O Plenário do Senado aprovou nesta quarta-feira (2) as mudanças da Câmara dos Deputados sobre o projeto de lei da nova Política Nacional de Segurança de Barragens (PL 550/2019). Com isso, o texto segue agora para sanção. O PL é de autoria da senadora Leila Barros (PSB-DF). 

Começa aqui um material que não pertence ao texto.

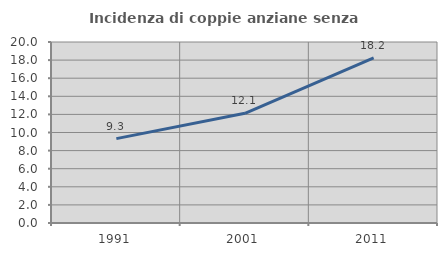
| Category | Incidenza di coppie anziane senza figli  |
|---|---|
| 1991.0 | 9.322 |
| 2001.0 | 12.121 |
| 2011.0 | 18.248 |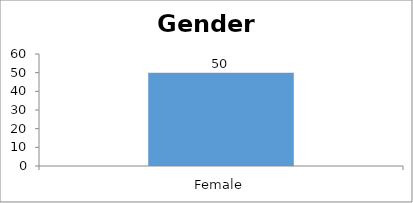
| Category | Gender |
|---|---|
| Female | 50 |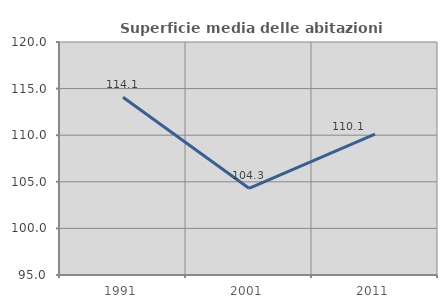
| Category | Superficie media delle abitazioni occupate |
|---|---|
| 1991.0 | 114.062 |
| 2001.0 | 104.305 |
| 2011.0 | 110.107 |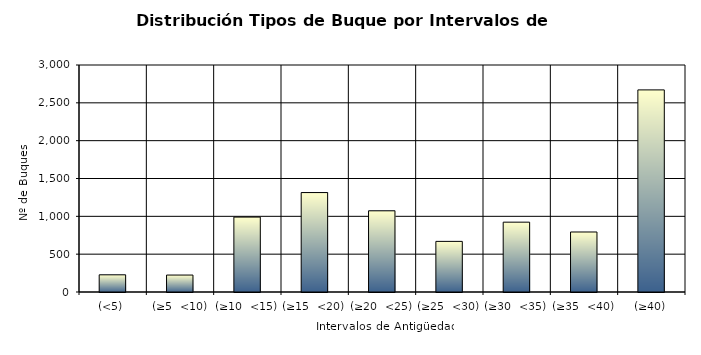
| Category | Series 0 |
|---|---|
| (<5) | 227 |
| (≥5  <10) | 224 |
| (≥10  <15) | 990 |
| (≥15  <20) | 1314 |
| (≥20  <25) | 1073 |
| (≥25  <30) | 669 |
| (≥30  <35) | 923 |
| (≥35  <40) | 793 |
| (≥40) | 2671 |

Os senadores acolheram as mudanças dos deputados que retiram do projeto a classificação de poluição ambiental que provoca morte como crime hediondo; a pena de até 20 anos de reclusão para crimes ambientais que resultem em morte; e o aumento no valor de multas. Esses temas serão tratados em outros projetos que já caminham no Congresso Nacional.

A nova lei também deixará de exigir seguro por parte das mineradoras - essa exigência será feita, caso a caso, pela Agência Nacional de Mineração (ANM).

O relator do projeto no Senado, Antonio Anastasia (PSD-MG), decidiu rejeitar duas emendas da Câmara. Uma delas estabelecia que o Plano de Segurança da Barragem (PSB) (documento devido pelo responsável pela estrutura) e suas atualizações deveriam ser aprovados pelo órgão fiscalizador.

- [O dispositivo] torna o órgão fiscalizador avalista do empreendedor em relação ao plano. Um dos princípios da Política Nacional de Segurança de Barragens é o empreendedor ser o responsável legal pela segurança daquela barragem. A determinação não seria producente - justificou o senador.

A outra mudança rejeitada previa que as mineradoras contratassem somente profissionais especializados em segurança de barragens incluídos em cadastro específico criado pelo órgão fiscalizador. Para Anastasia, essa regra criaria uma “reserva de mercado” em detrimento de profissionais capacitados.

Penas

O senador Jorge Kajuru (Cidadania-GO) tentou restabelecer no texto do projeto os valores originais para as multas aplicadas por falhas em barragens. O Senado havia aprovado multas entre R$ 10 mil e R$ 10 bilhões, mas a Câmara reduziu a margem para entre R$ 2 mil e R$ 1 bilhão. Kajuru classificou a alteração como “brutal”.

- O Senado não pode aceitar o valor estabelecido pela Câmara, pois, em muitos casos, é um valor miserável e não cobre o tamanho dos danos causados.

Já o senador Fabiano Contarato (Rede-ES), presidente da Comissão de Meio Ambiente (CMA), lamentou a remoção de dispositivos penais do projeto.